[Opening Dataset records section]

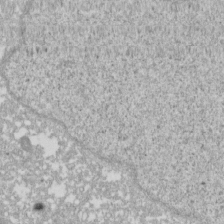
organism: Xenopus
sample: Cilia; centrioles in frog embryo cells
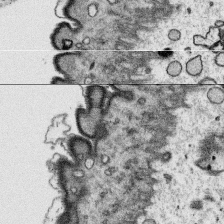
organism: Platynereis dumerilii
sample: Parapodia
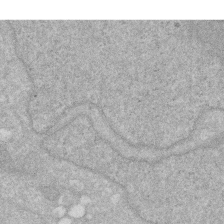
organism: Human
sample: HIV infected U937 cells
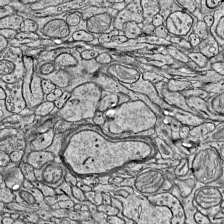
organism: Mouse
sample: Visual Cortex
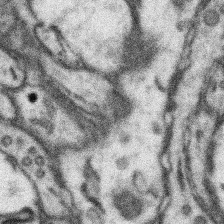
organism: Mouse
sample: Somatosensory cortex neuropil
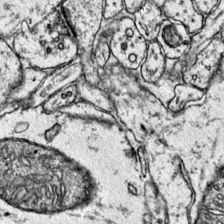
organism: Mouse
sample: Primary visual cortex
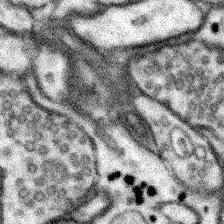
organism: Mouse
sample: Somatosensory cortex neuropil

[Closing Dataset records section]
[Opening Dataset records section]

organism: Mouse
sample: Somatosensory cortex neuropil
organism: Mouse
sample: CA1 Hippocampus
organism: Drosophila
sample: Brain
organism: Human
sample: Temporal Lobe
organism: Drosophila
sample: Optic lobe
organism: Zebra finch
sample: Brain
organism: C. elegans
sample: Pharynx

[Closing Dataset records section]

What needs to be done
Looking at the data above, return every line from the one with "sample: Temporal Lobe" down to the one with "sample: Pharynx", exactly and inclusively.

Solution to the problem
sample: Temporal Lobe
organism: Drosophila
sample: Optic lobe
organism: Zebra finch
sample: Brain
organism: C. elegans
sample: Pharynx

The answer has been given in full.